Логен скользнул взглядом по суровым лицам, озаренным пламенем костра. Он слышал невнятные перешептывания, слышал упоминания своего имени — и почти не сомневался: вряд ли его поминают добрым словом.
— Когда дело дойдет до боя, они только обрадуются, что ты сражаешься за нас. Так что по этому поводу не беспокойся.
— Возможно.
Да уж, не очень-то это лестно… Выходит, чтобы удостоиться от соратников хотя бы кивка, ему нужно убивать, убивать и убивать. Люди пристально смотрели на него из темноты, а когда он смотрел в ответ, быстро отводили глаза. Лишь один смело встретился с ним взглядом — высокий длинноволосый воин, сидящий где-то в середине ряда.
— Кто это? — спросил Логен.
— Ты о ком?
— Да вон, посередине, на меня таращится.
— Это Трясучка. — Ищейка пососал заостренные зубы. — Крепкий парень. Отличный воин. Уже несколько раз с нами бился. И человек, скажу тебе, хороший. Мы перед ним в долгу. Только хочу предупредить, Трясучка — сын Гремучей Шеи.
Логена замутило.
— Кто он?
— Сын. Второй.
— Тот мальчик?
— С тех пор столько воды утекло! Выросли мальчики.
Столько воды утекло, но прошлое, Логен сразу понял, не забыто. Тут, на Севере, ничего не забывают, и ему следовало об этом помнить.
— Нужно с ним поговорить. Раз нам предстоит вместе драться… Нужно поговорить.
Ищейка поморщился.
— Думаю, не стоит. Некоторые раны лучше не трогать. Ешь, а утром потолкуете. При свете дня все обычно проще и понятнее. Впрочем, решать тебе.
— Угу, — буркнул Молчун.
— Наверное, ты прав, но лучше сделать дело…
— Чем жить в страхе перед ним. — Глядя на костер, Ищейка понимающе кивнул. — Мы скучали по тебе, Логен. Это правда.
— И я, Ищейка. И я.
Логен зашагал в темноту, пропитанную запахами дыма, мяса и людского пота. Сидящие вдоль костра карлы горбились и что-то тихо бормотали, когда он проходил мимо. Логен знал, о чем они думают: сзади Девять Смертей — самый страшный боец на белом свете, нет ничего опаснее, чем оказаться к нему спиной. Трясучка, сжав губы в жесткую линию, не сводил с него холодных глаз, прикрытых длинными волосами. Он держал в руке нож, чтобы накалывать мясо, но с тем же успехом мог вонзить его и в человека. В блестящем лезвии отражались блики огня. Логен присел рядом.
— Значит, ты — Девять Смертей.
Логен скривился.
— Ага. Вроде бы.
Глядя ему в лицо, Трясучка медленно кивнул.
— Значит, вот как выглядит Девять Смертей.
— Надеюсь, ты не разочарован?
— Нет. Ничуть.

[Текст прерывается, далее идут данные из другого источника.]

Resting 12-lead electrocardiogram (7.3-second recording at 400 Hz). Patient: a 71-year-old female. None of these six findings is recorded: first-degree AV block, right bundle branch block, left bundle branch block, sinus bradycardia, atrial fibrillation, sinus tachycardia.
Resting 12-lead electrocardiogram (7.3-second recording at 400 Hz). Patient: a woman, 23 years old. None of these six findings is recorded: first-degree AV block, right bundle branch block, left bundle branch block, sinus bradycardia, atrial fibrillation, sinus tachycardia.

Рад, что наконец-то увидел твое лицо.
Логен уставился в землю. С чего бы начать? Куда деть руки? Какое выражение придать лицу? Какие слова прозвучат лучше? Ему хотелось все, до мельчайших деталей, сделать правильно.
— Времена тогда были тяжелые, — произнес он.
— Тяжелее, чем сейчас?
Логен пожевал губу.
— Может, и нет.
— Сдается мне, времена тяжелы всегда, — процедил Трясучка, — так что это не оправдывает то дерьмо, что ты творил.

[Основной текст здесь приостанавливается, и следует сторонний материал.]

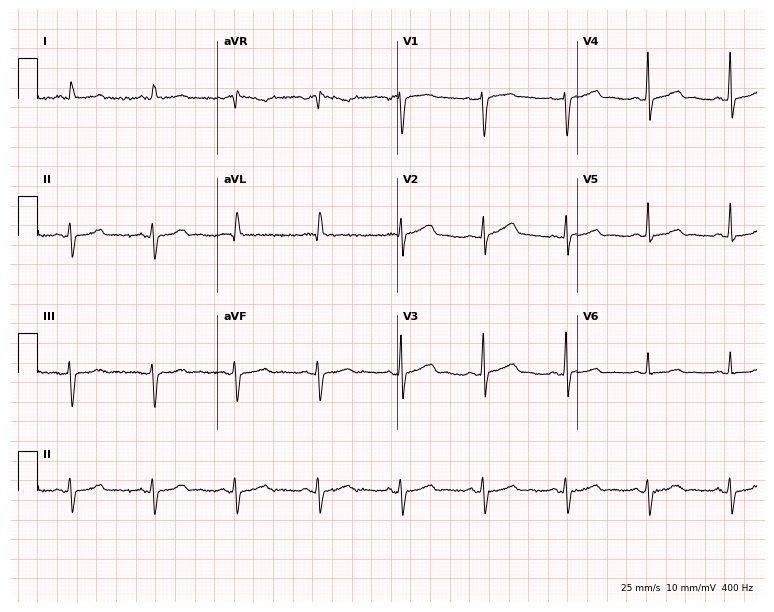
12-lead ECG from a male patient, 77 years old. No first-degree AV block, right bundle branch block, left bundle branch block, sinus bradycardia, atrial fibrillation or sinus tachycardia recorded for this tracing.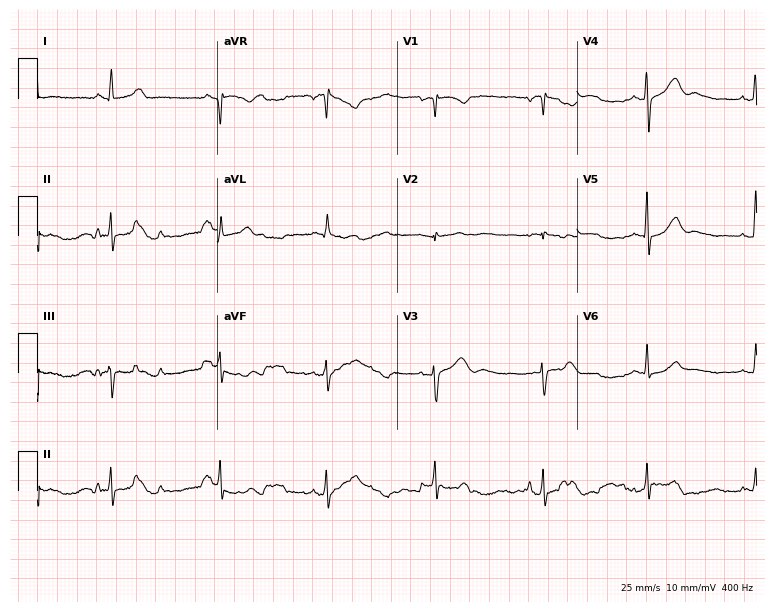
12-lead ECG from a female patient, 40 years old. Labelled as a normal ECG.

— Ты прав. Моим поступкам нет оправданий. Я не горжусь тем, что совершил. Не знаю, что еще я могу сказать. Разве только выразить надежду, что ты сумеешь справиться со старой обидой, и прошлое не помешает нам сражаться бок о бок.
— Скажу прямо, — придушенным голосом ответил Трясучка; казалось, он сдерживает не то крик, не то плач, а может, и то и другое одновременно. — Мне тяжело взять и выбросить это из головы. Ты убил моего брата, хотя обещал пощадить. Ты отрезал ему руки и ноги, а голову прибил к штандарту Бетода.

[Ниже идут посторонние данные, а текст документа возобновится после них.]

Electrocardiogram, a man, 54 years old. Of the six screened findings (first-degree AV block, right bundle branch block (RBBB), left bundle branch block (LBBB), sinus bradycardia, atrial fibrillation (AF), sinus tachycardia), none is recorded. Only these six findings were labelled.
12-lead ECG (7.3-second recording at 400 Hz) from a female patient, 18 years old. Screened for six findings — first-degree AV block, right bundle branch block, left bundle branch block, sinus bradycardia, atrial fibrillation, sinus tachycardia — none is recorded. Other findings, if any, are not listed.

Рука с ножом дрожала, костяшки пальцев побелели. Ему явно хотелось ударить Логена в лицо, и он едва сдерживался. Логен его не винил. Ничуть.
— Отец после его гибели стал сам не свой. Как будто внутри что-то умерло. Долгие годы я мечтал убить тебя, Девять Смертей.
Логен медленно кивнул:
— Ну, в этом ты не одинок.
Он видел холодные взгляды за пляшущими языками пламени, затененные сумерками сдвинутые брови, угрюмые лица, подсвеченные бликами костра. Поразительно — он никого здесь не знает, а люди или до смерти его боятся, или вынашивают в отношении него планы мести. Сколько здесь страха, сколько ненависти… Хватило бы пальцев одной руки, чтобы пересчитать тех людей, что рады его появлению. Даже той руки, где одного пальца не хватает. И это его соратники, с ними ему идти в бой…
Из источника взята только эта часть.